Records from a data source
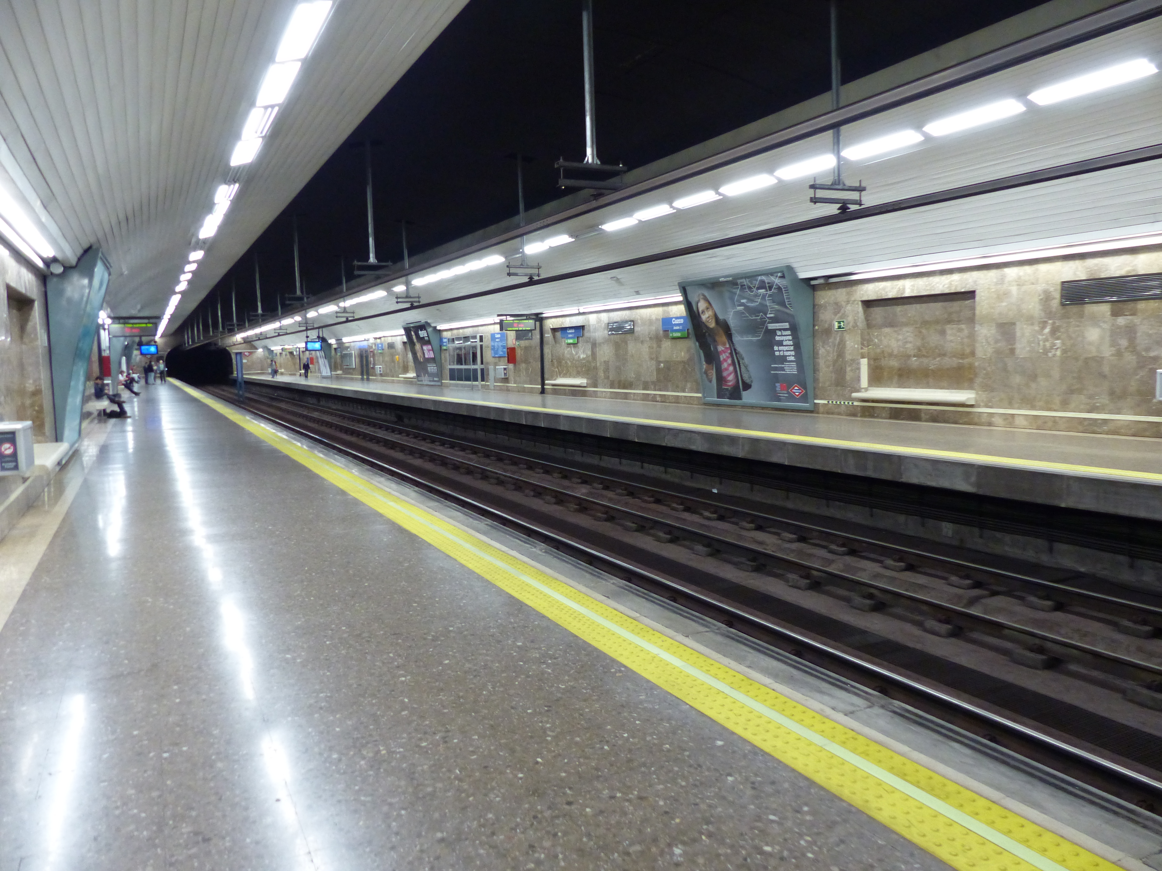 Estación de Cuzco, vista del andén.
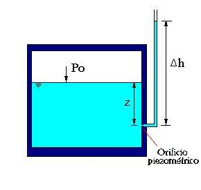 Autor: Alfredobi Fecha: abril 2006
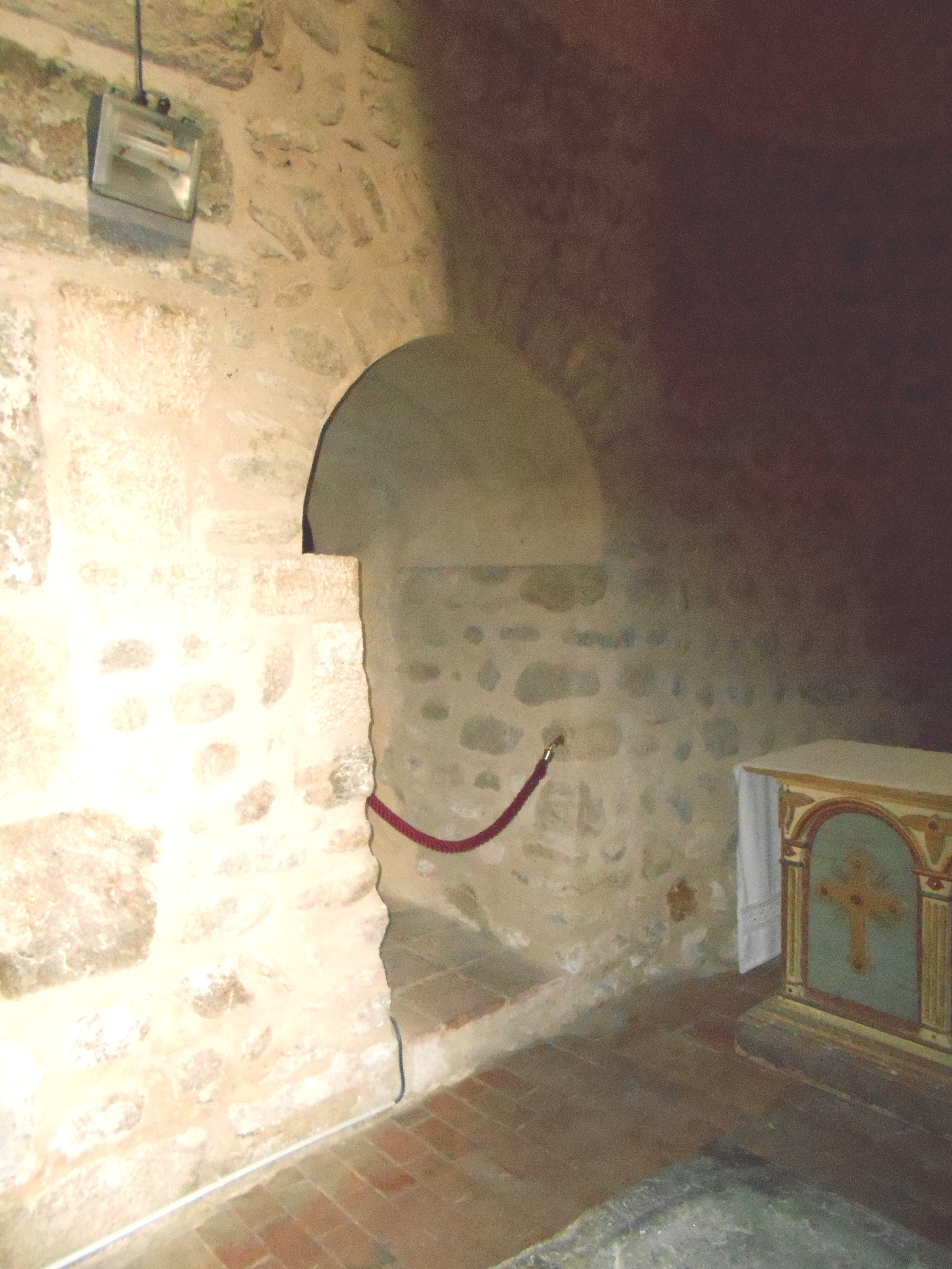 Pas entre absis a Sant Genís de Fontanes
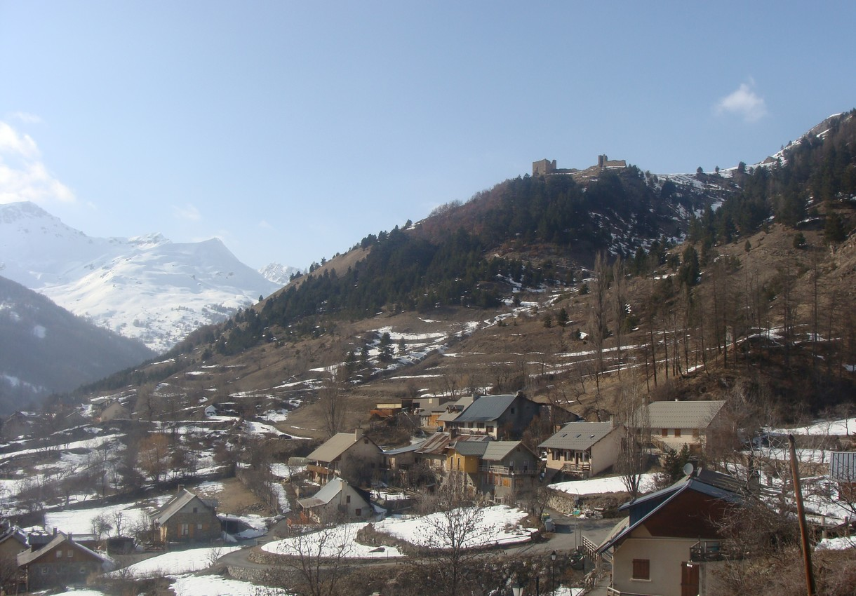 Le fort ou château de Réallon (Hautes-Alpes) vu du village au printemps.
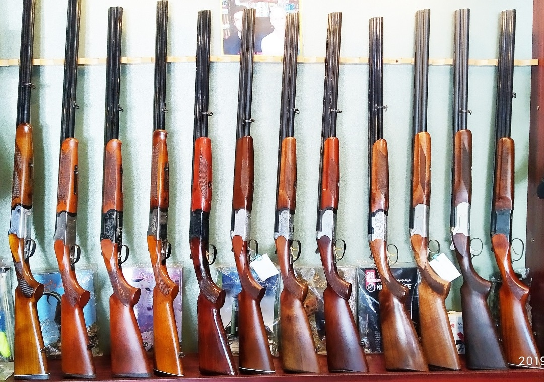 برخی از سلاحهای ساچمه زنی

## Work item:
In the records above, locate the line containing "Le fort ou château", then copy exactly that line and every line after it through the end, omitting pictures.

## Your response:
 Le fort ou château de Réallon (Hautes-Alpes) vu du village au printemps.
 برخی از سلاحهای ساچمه زنی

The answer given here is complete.